神尾少年が僅かに腰を落とした。次の瞬間、神尾少年の拳が飛んでくる。数歩分の間合いがあり、新藤としてはどんな攻撃が飛んできたとしても、余裕を持って躱す自信があった。経験上、安全な距離だという確信が。それにも関わらず、神尾少年の拳を躱せたのは、殆ど運だった。新藤が想定していたよりも、遥かに速い。あの夜、彼が見せたスピードよりも。
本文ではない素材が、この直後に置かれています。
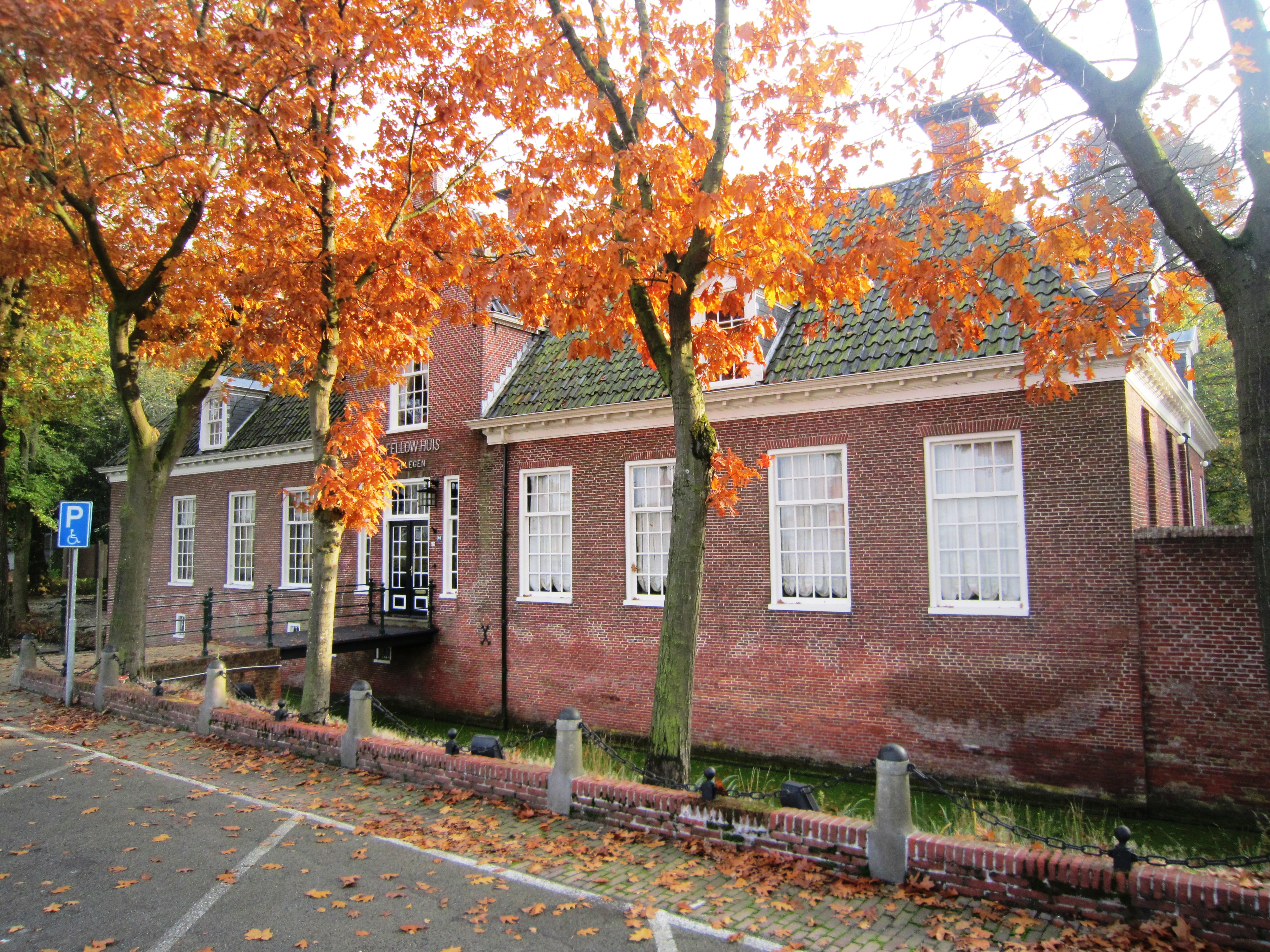 Borg Welgelegen
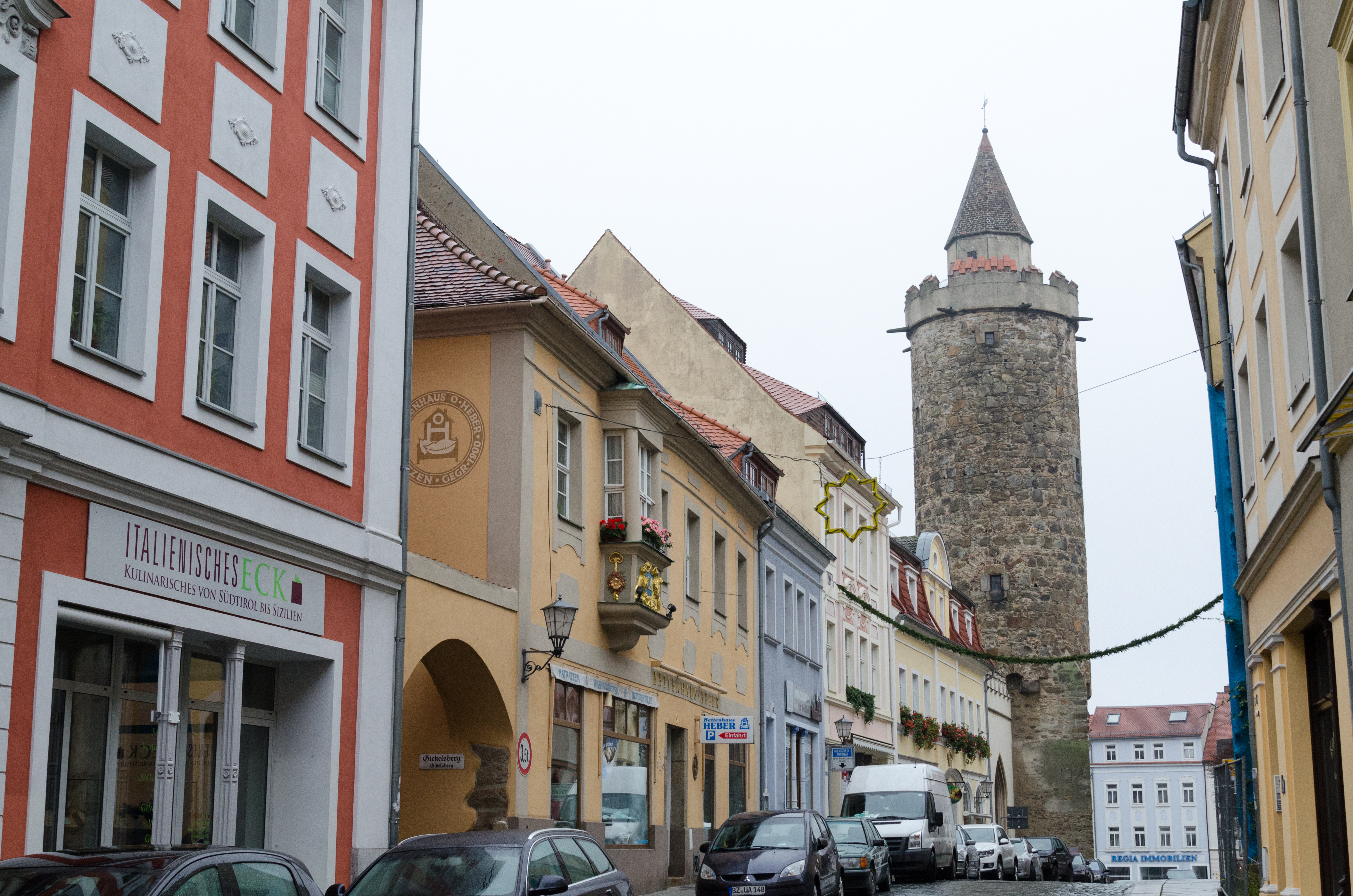 Bautzen, Wendische Straße Nordseite, Wendischer Turm Hornjoserbsce: Budyšin; Serbska wěža a Serbska hasa.

新藤は後ろに下がりつつ、頭の中でイメージしていた距離感を修正する。これだけのスピードで動ける人間は、未だかつて出会ったことがない。子供だと思って、手加減していたら、失神していることだってあり得る。新藤は腰を落として、次の攻防に備えた。
如月はプレハブ小屋の中を慎重に進む。
そうは言っても、中は大して広くない。入り口から短い通路があって、すぐに次のドアがあった。きっと、この先に大原結衣がいるはずだ。彼女だけなら問題はないが、先程のように護衛がいたとしたら、少しばかり面倒なことになる。できることなら、彼女だけと接触し、連れ出して終わりたいところだが。
如月は警戒しながら、ドアノブに手をかけ、勢いよく開いた。屈強な男が待ち構えているのであれば、何とかしてみせよう。そんな気概もあった如月だが…彼女がその部屋で見たのは、少しばかり意外な光景だった。
その部屋は、プレハブ小屋の殆どを占める、それなりのスペースがあった。ここなら、夏休みに周辺に住む子供たちを呼んで、ちょっとしたイベントだって開けるだろう。だが、そんな空間に物が何一つない。隅にパイプ椅子がいくつか並んでいるが、どれも折り畳まれ、使われた形跡もなかった。ただ、部屋の中央に設置されたパイプ椅子だけが、そこに人がいたことを証明しているかのようだ。そう、この部屋には大原結衣さえいなかった。
「なんだこれは…」
如月が驚愕して呟いたのは、いるはずの大原結衣が存在していなかったからではない。部屋の中央に置かれたパイプ椅子。その正面には、この簡素なプレハブ小屋の中には似つかわしくないものがあった。いや、この世界中を探し回っても、それは奇妙なものとして認識されることだろう。
それは、光の扉だった。そう形容するしか言いようのないものだ。何もない空間に、白く光る枠が長方形を描き、扉を思わせるような形で存在しているのだ。多くの人は、それを目にしたら言葉を失うだろう。それだけ、奇妙な光景だからだ。しかし、如月は違った。その光の扉を数秒見つめた後、彼女は何かしらの結論に至った。そして、忌まわし気に呟く。